Despite the economy’s improving prospects, growth of 0.3 percent is still slower than other developed economies and below past rates, and officials fret it is unlikely to pick up fast in the years ahead.

Habeck has repeatedly stressed solutions are needed for deep-rooted problems facing Germany, from an ageing population to labour shortages and a transition towards greener industries that is moving too slowly.

“Germany has fallen behind other countries in terms of competitiveness,” he said. “We still have a lot to do — we have to roll up our sleeves.”

READ ALSO: Which German companies are planning to cut jobs?

Already facing turbulence from pandemic-related supply chain woes, the German economy’s problems deepened dramatically when Russia invaded Ukraine and slashed supplies of gas, hitting the country’s crucial manufacturers hard.

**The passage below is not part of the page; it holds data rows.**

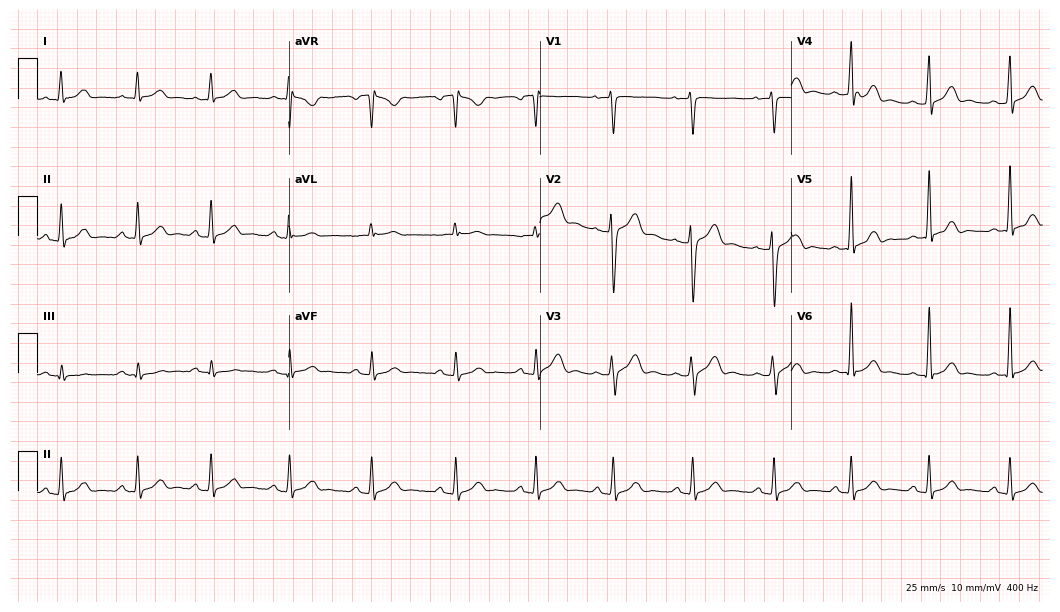
ECG — a male, 24 years old. Labelled as a normal ECG.
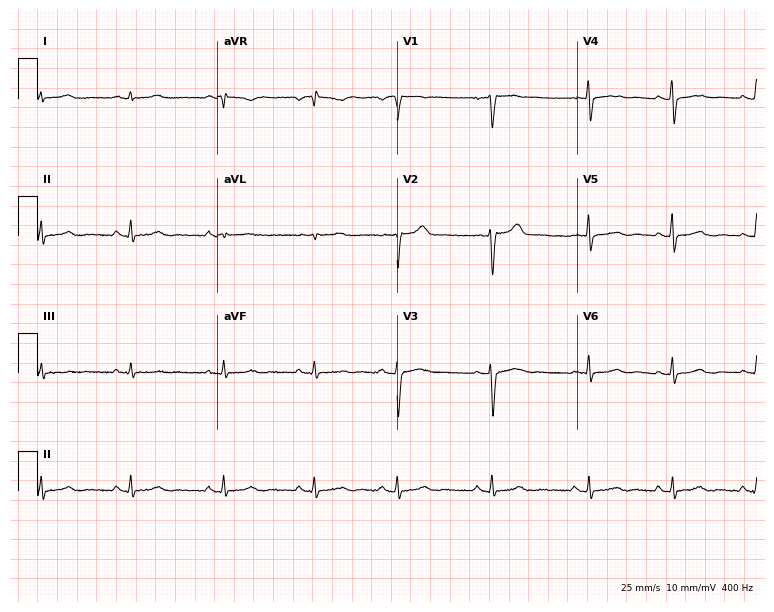
12-lead ECG (7.3-second recording at 400 Hz) from a 36-year-old female. Labelled as a normal ECG.
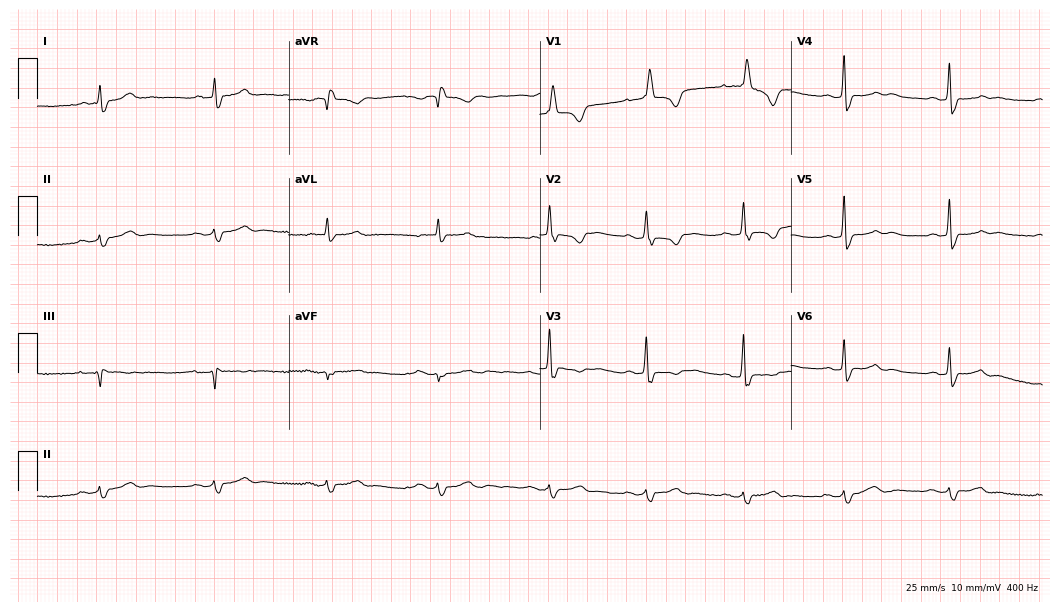
Electrocardiogram, an 85-year-old female patient. Of the six screened findings (first-degree AV block, right bundle branch block (RBBB), left bundle branch block (LBBB), sinus bradycardia, atrial fibrillation (AF), sinus tachycardia), none is recorded.
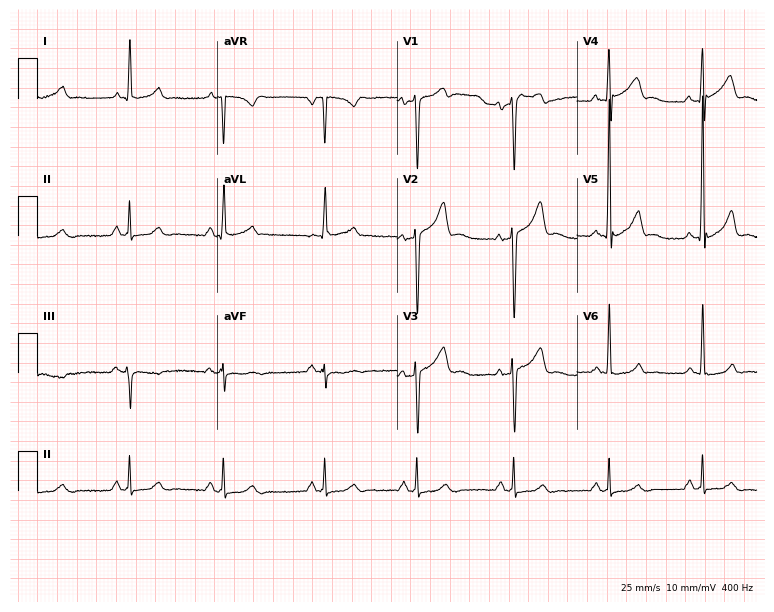
Electrocardiogram (7.3-second recording at 400 Hz), a male patient, 53 years old. Of the six screened findings (first-degree AV block, right bundle branch block, left bundle branch block, sinus bradycardia, atrial fibrillation, sinus tachycardia), none is recorded. Only these six findings were labelled.
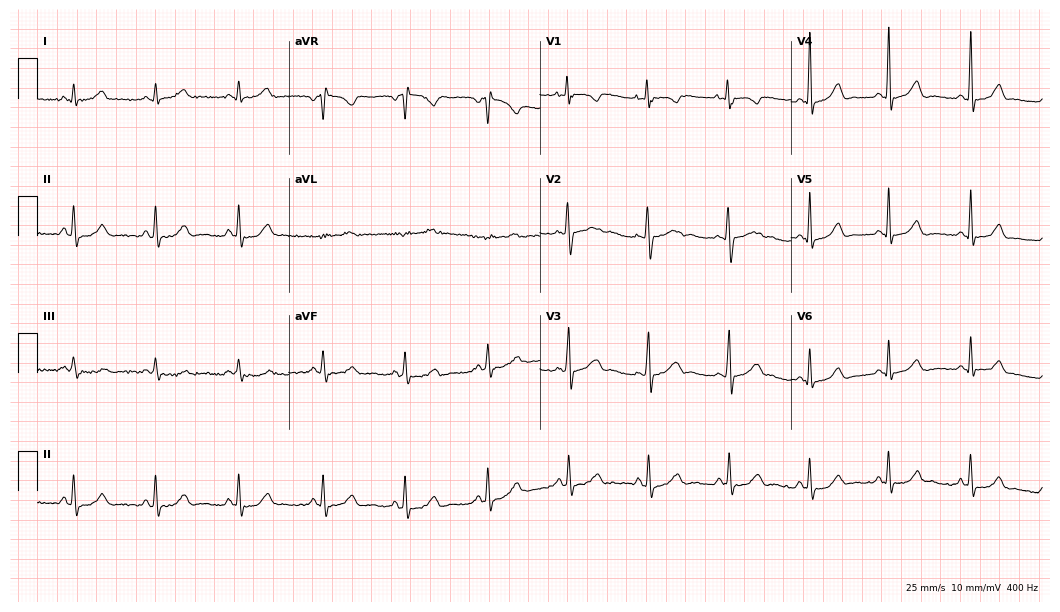
Resting 12-lead electrocardiogram (10.2-second recording at 400 Hz). Patient: a 35-year-old woman. Read as a normal ECG.
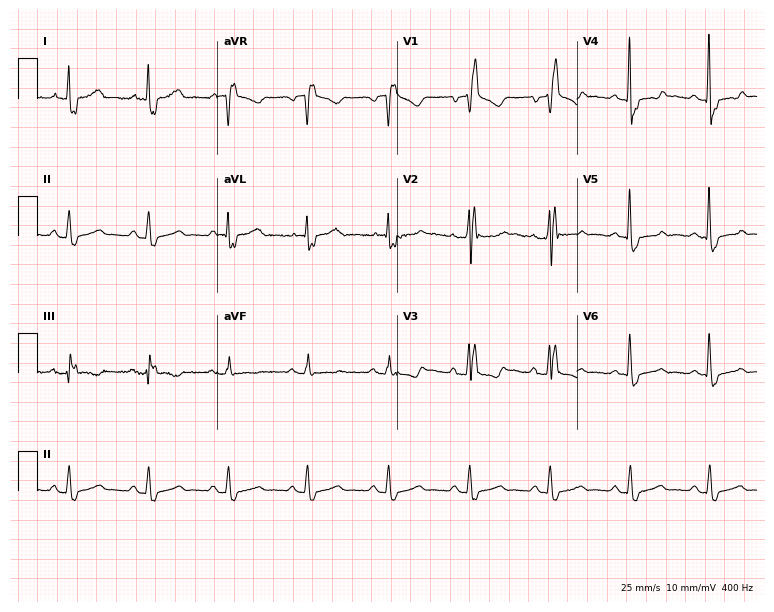
12-lead ECG from a 57-year-old male patient. Findings include right bundle branch block (RBBB).
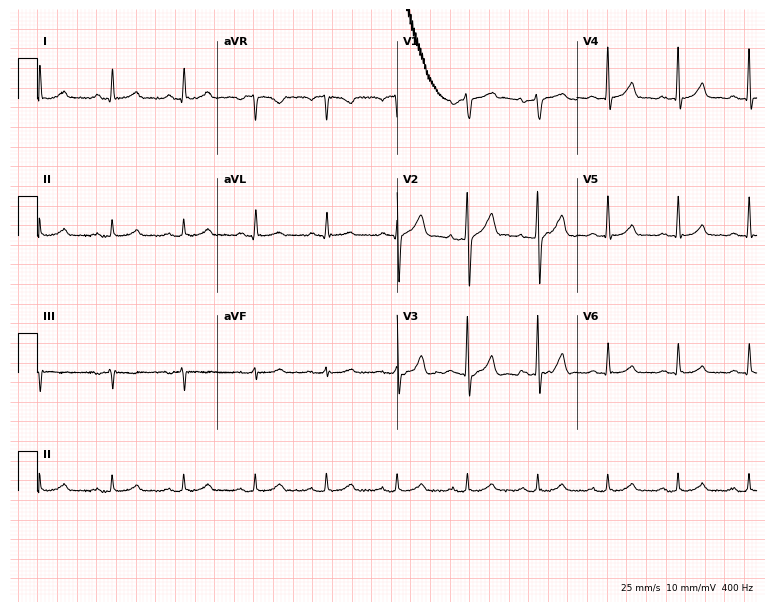
ECG — a male patient, 55 years old. Screened for six findings — first-degree AV block, right bundle branch block (RBBB), left bundle branch block (LBBB), sinus bradycardia, atrial fibrillation (AF), sinus tachycardia — none is recorded. Only these six findings were labelled.
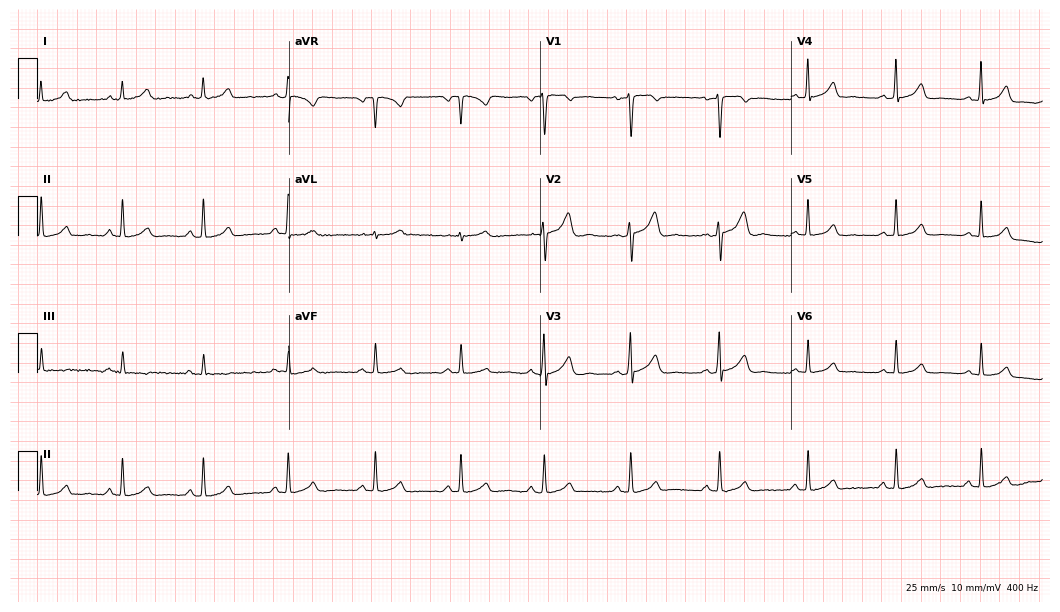
Electrocardiogram (10.2-second recording at 400 Hz), a female patient, 32 years old. Overall reading on record: normal ECG.
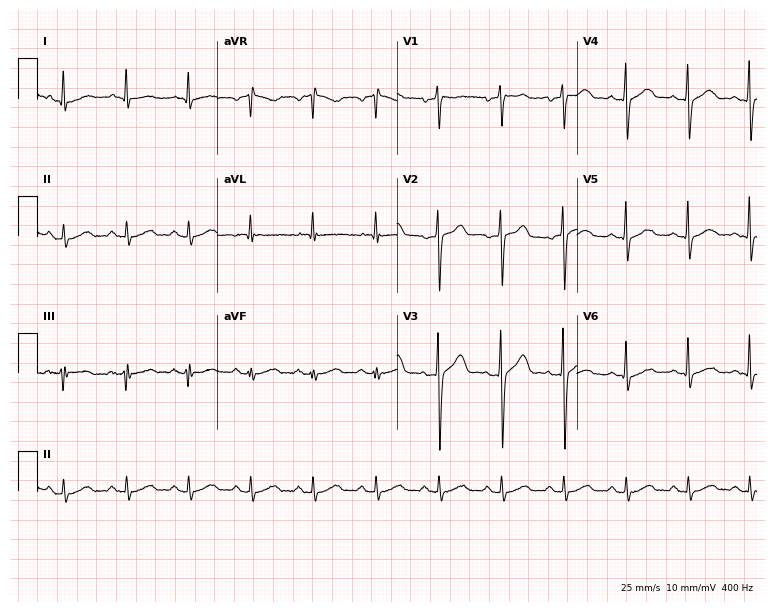
Resting 12-lead electrocardiogram (7.3-second recording at 400 Hz). Patient: a man, 47 years old. Read as a normal ECG.
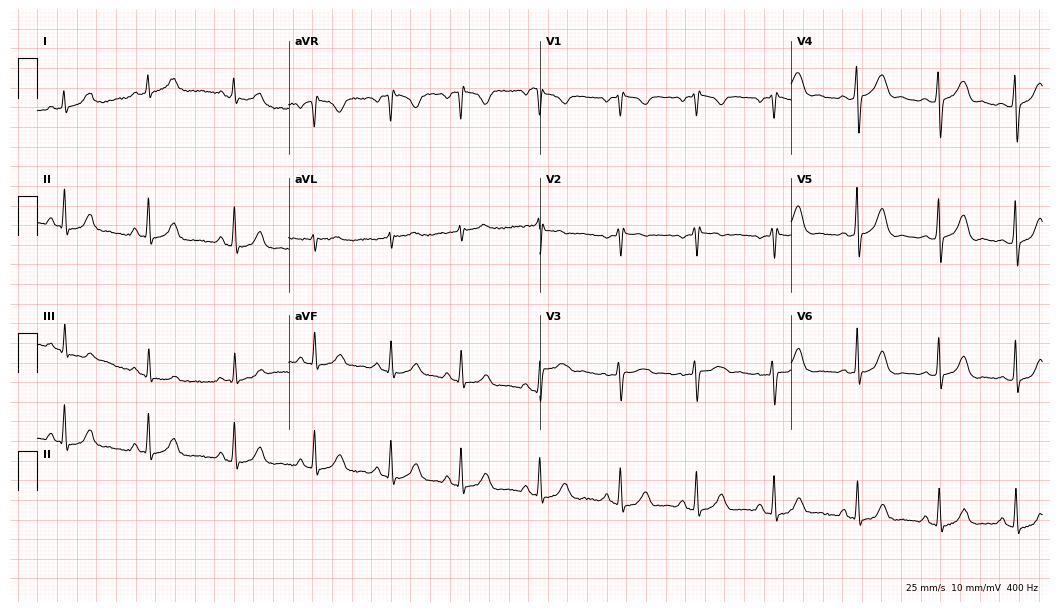
12-lead ECG from a female patient, 36 years old. Screened for six findings — first-degree AV block, right bundle branch block (RBBB), left bundle branch block (LBBB), sinus bradycardia, atrial fibrillation (AF), sinus tachycardia — none is recorded.
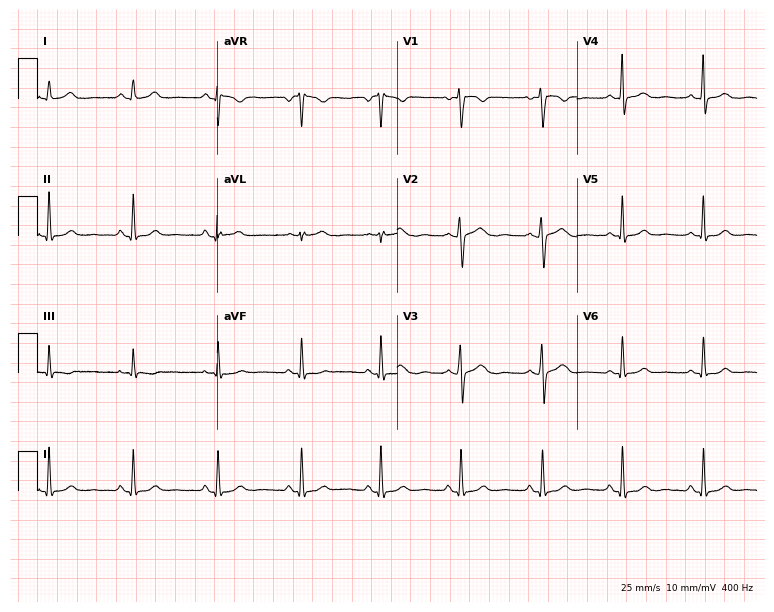
Electrocardiogram, a 19-year-old female patient. Overall reading on record: normal ECG.
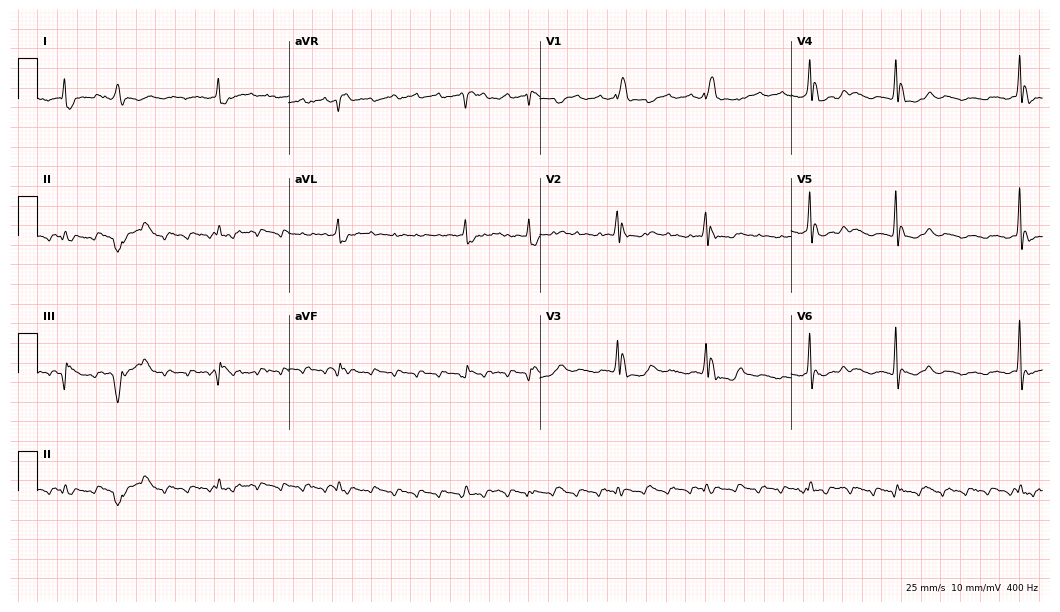
ECG (10.2-second recording at 400 Hz) — an 84-year-old man. Findings include right bundle branch block.
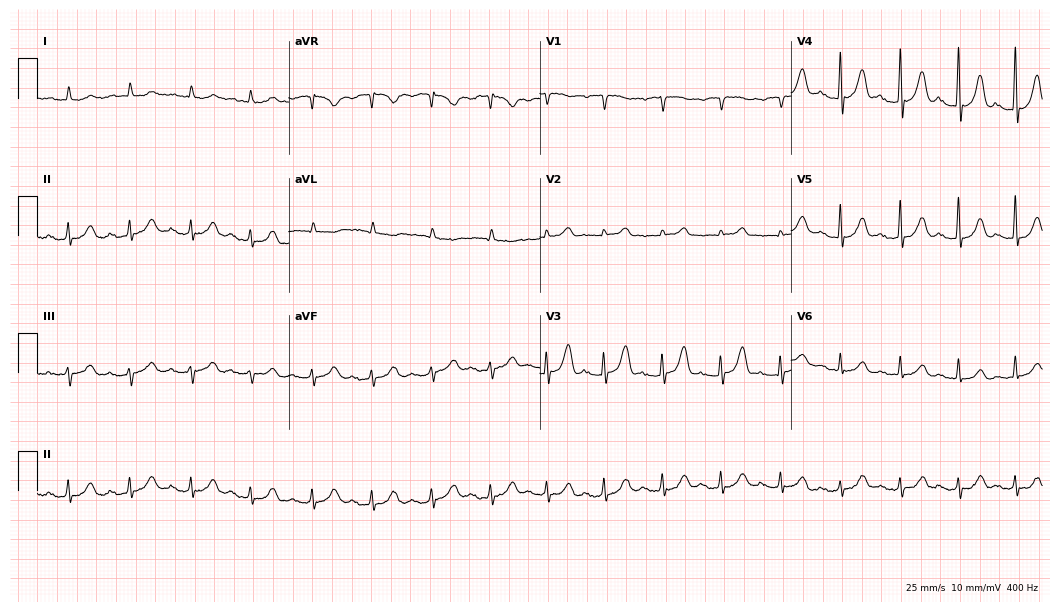
Electrocardiogram, an 82-year-old female patient. Overall reading on record: normal ECG.
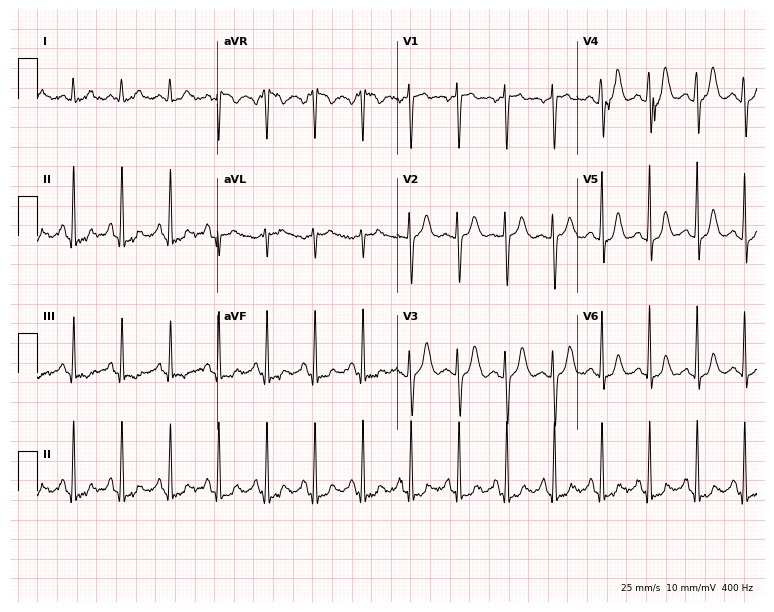
12-lead ECG from a 26-year-old female patient. Findings include sinus tachycardia (a sinus rate of 100 beats per minute or more).
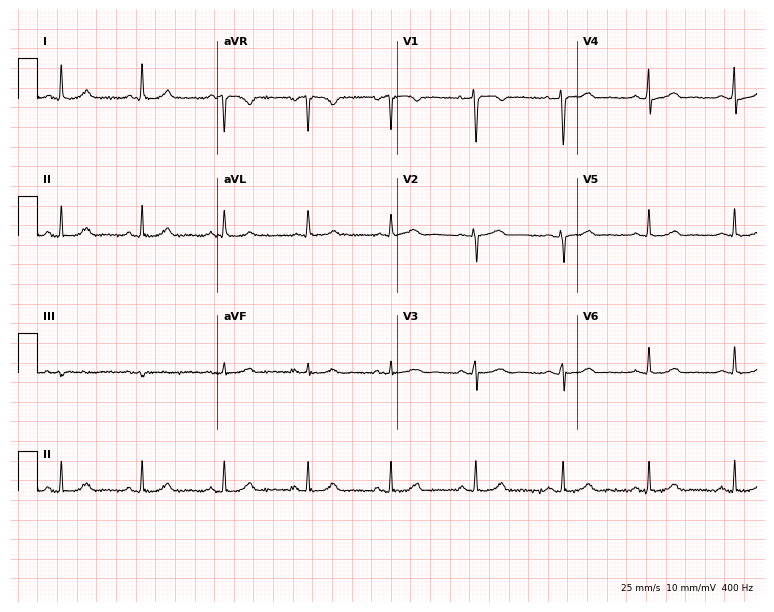
Resting 12-lead electrocardiogram. Patient: a 46-year-old woman. Read as a normal ECG.
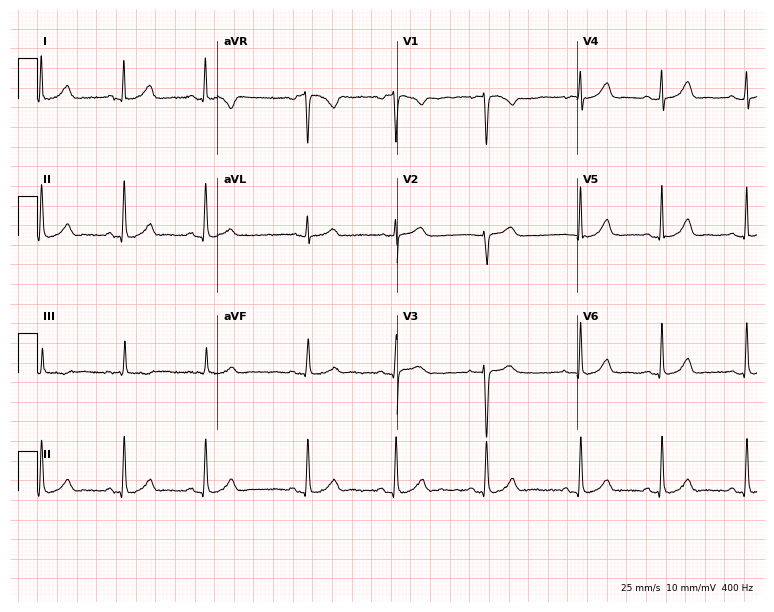
Electrocardiogram (7.3-second recording at 400 Hz), a woman, 28 years old. Overall reading on record: normal ECG.

While the energy shock has faded, continued weakness in trading partners such as China, widespread strikes in recent months and higher eurozone interest rates have all prolonged the pain.

The European Central Bank has signalled it could start cutting borrowing costs in June, which would boost the eurozone.

But Habeck stressed that care was still needed as, despite the expectations of imminent easing, “tight monetary policy has not yet been lifted.”

In addition, disagreements in Chancellor Olaf Scholz’s three-party ruling coalition are hindering efforts to reignite growth, critics say.

This week the pro-business FDP party, a coalition partner, faced an angry backlash from Scholz’s SPD when it presented a 12-point plan for an “economic turnaround”, including deep cuts to state benefits.

Christian Lindner, the fiscally hawkish FDP finance minister, welcomed signs of “stabilisation” in the economic forecasts but stressed that projected medium-term growth was “too low to sustainably finance our state”.

“There are no arguments for postponing the economic turnaround,” he added.